この章でヒクソンは呼吸一般について述べています。まず、呼吸を周期性呼吸と特殊な呼吸作用の2つに分類して、『歌唱とは特殊な呼吸作用である。』と結論づけています。
しかし、我々が日常で何の意識もなく行っている日常呼吸である周期性呼吸をそのメカニズムと共に理解することは、話し声と歌声の呼吸法の違いが判るだけではなく、歌唱のための特殊な呼吸作用を理解するための基本ともなります。

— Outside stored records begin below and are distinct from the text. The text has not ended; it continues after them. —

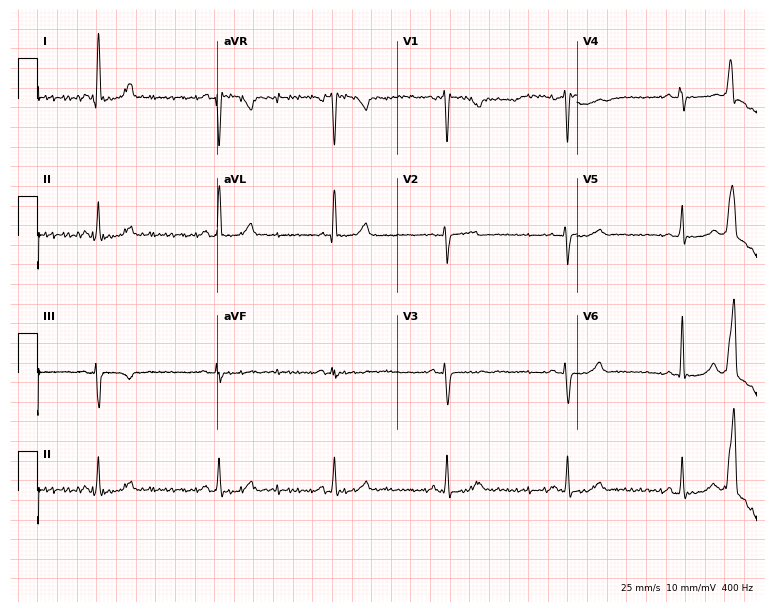
12-lead ECG from a woman, 35 years old. Labelled as a normal ECG.
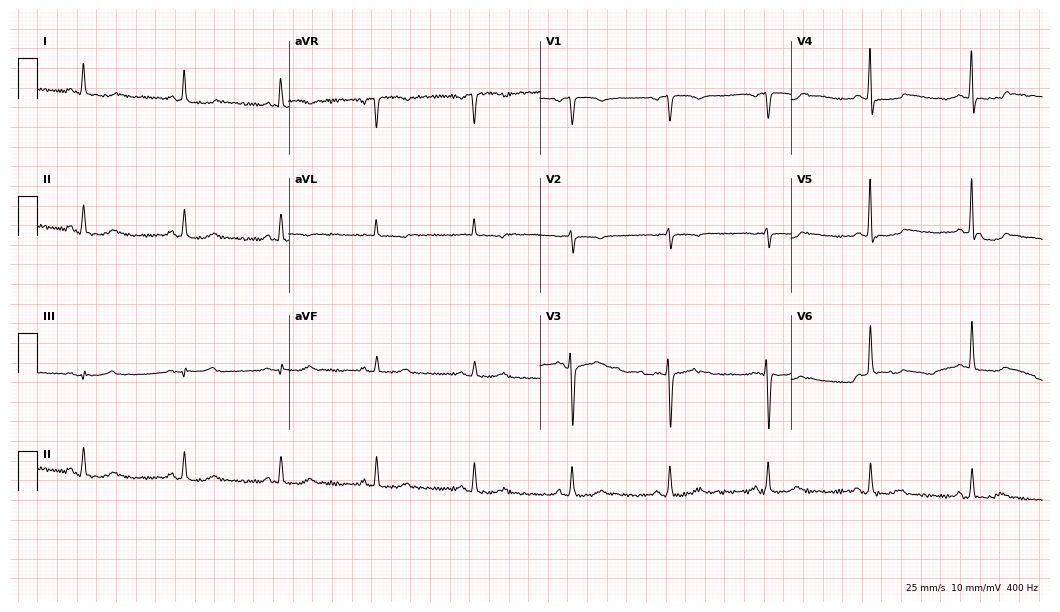
ECG (10.2-second recording at 400 Hz) — a 60-year-old woman. Screened for six findings — first-degree AV block, right bundle branch block, left bundle branch block, sinus bradycardia, atrial fibrillation, sinus tachycardia — none is recorded.
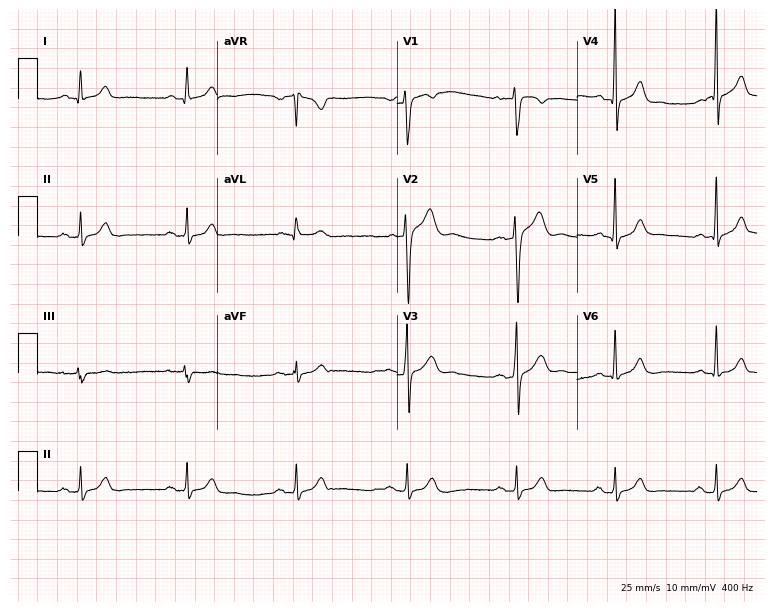
Electrocardiogram, a 26-year-old male patient. Overall reading on record: normal ECG.
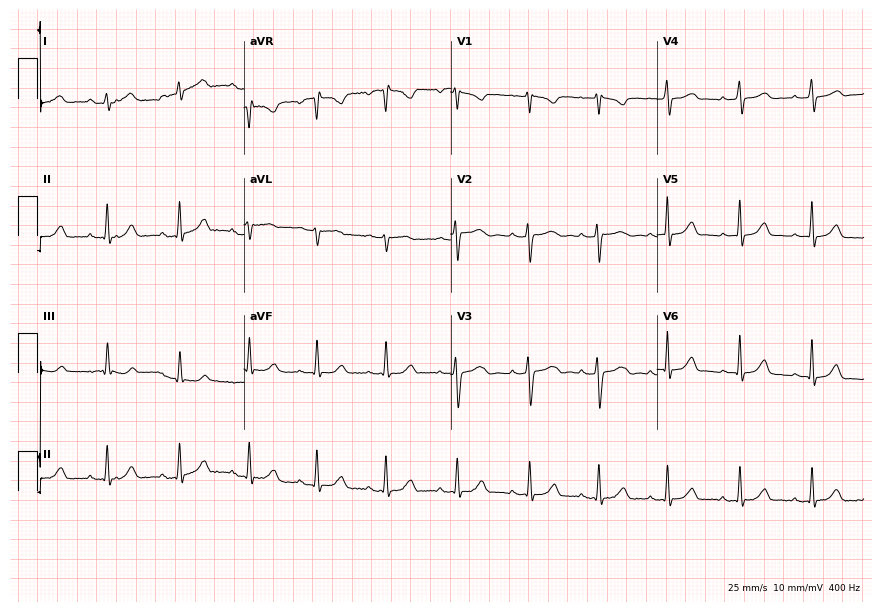
Standard 12-lead ECG recorded from a female patient, 21 years old (8.4-second recording at 400 Hz). Read as a normal ECG.
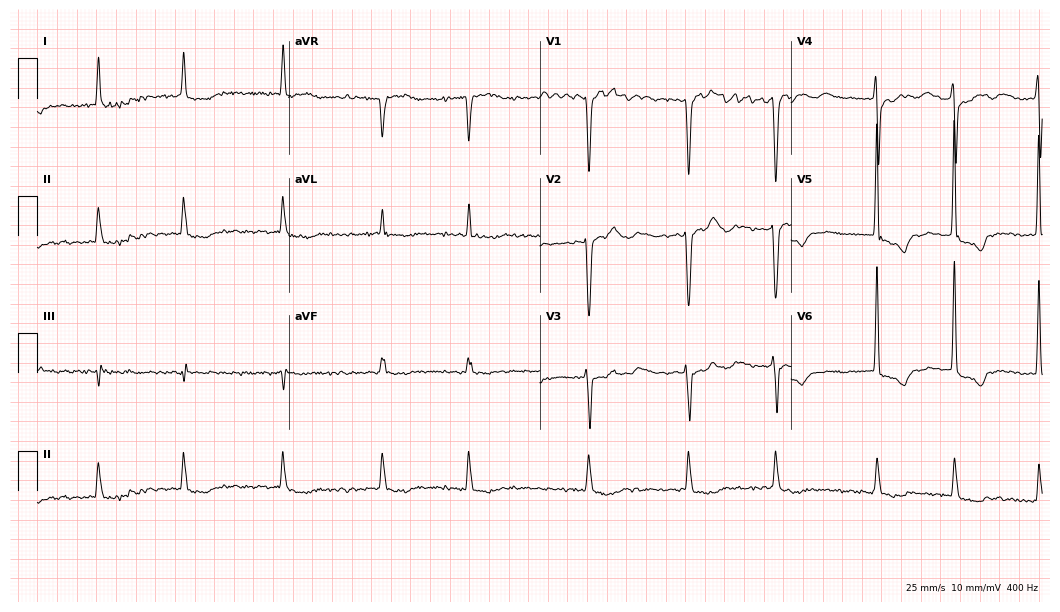
ECG — a male patient, 73 years old. Findings include atrial fibrillation.
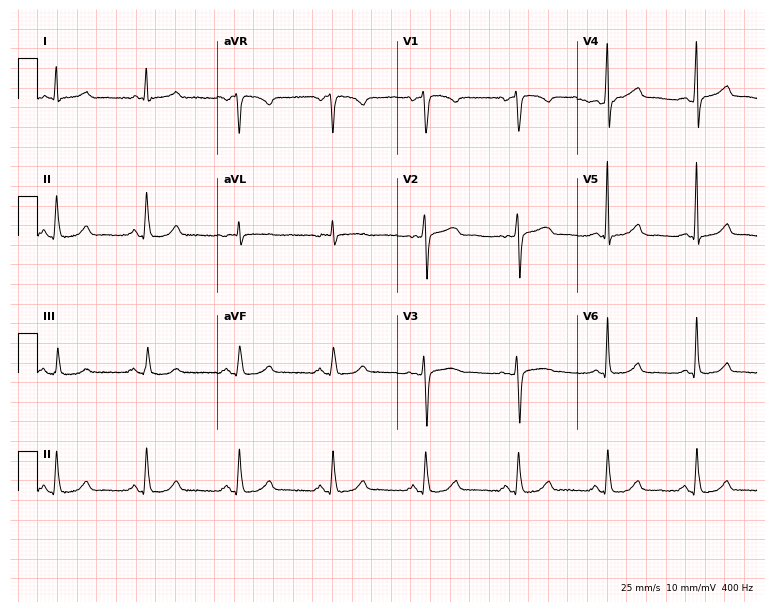
12-lead ECG from a 53-year-old female patient. No first-degree AV block, right bundle branch block, left bundle branch block, sinus bradycardia, atrial fibrillation or sinus tachycardia recorded for this tracing. Other findings, if any, are not listed.
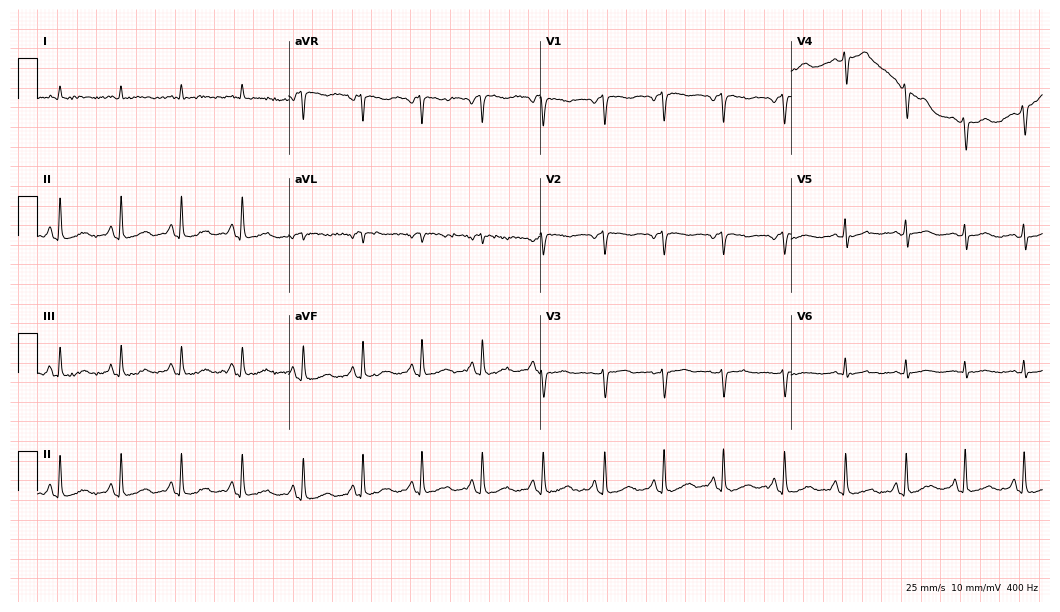
12-lead ECG (10.2-second recording at 400 Hz) from a 49-year-old female patient. Screened for six findings — first-degree AV block, right bundle branch block, left bundle branch block, sinus bradycardia, atrial fibrillation, sinus tachycardia — none is recorded.
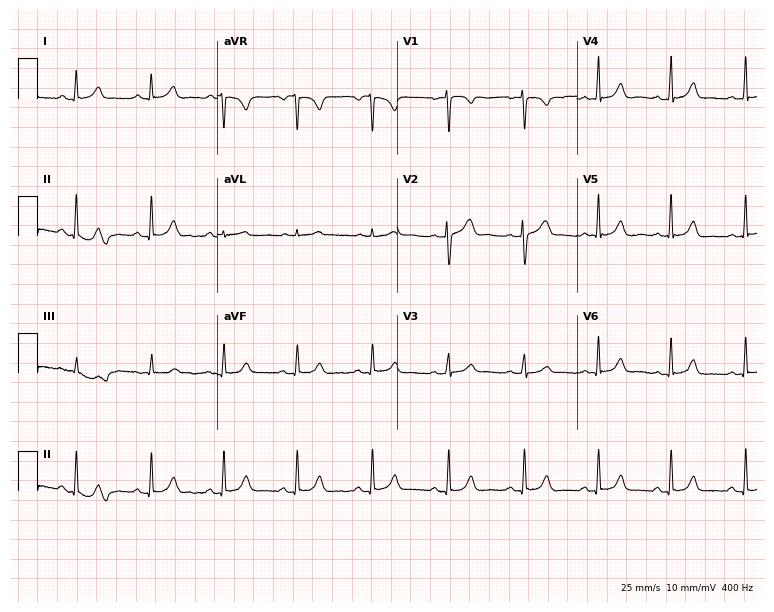
12-lead ECG from a 31-year-old female patient. No first-degree AV block, right bundle branch block, left bundle branch block, sinus bradycardia, atrial fibrillation or sinus tachycardia recorded for this tracing.

例えば、わたしは、声を出す前に体を動かしたり、過剰な息の量で声を出そうとする生徒に対して、まず、「声を出す前に息をとらないで、そのまま声を出しなさい」とお願いします。するとたいていの生徒は、なんて無茶な注文をする先生だろうと抵抗します。その時私は「あなたは、朝、友達に会った時にブレスをしてから『おはよー』と言いますか?」と質問します。人はしゃべる前に息をとりません。その時の呼吸がこの章でのテーマとなる周期性呼吸です。でも、舞台でのセリフや大きな声で歌うときの呼吸は?それは、後の章のテーマとなる特殊な呼吸作用です。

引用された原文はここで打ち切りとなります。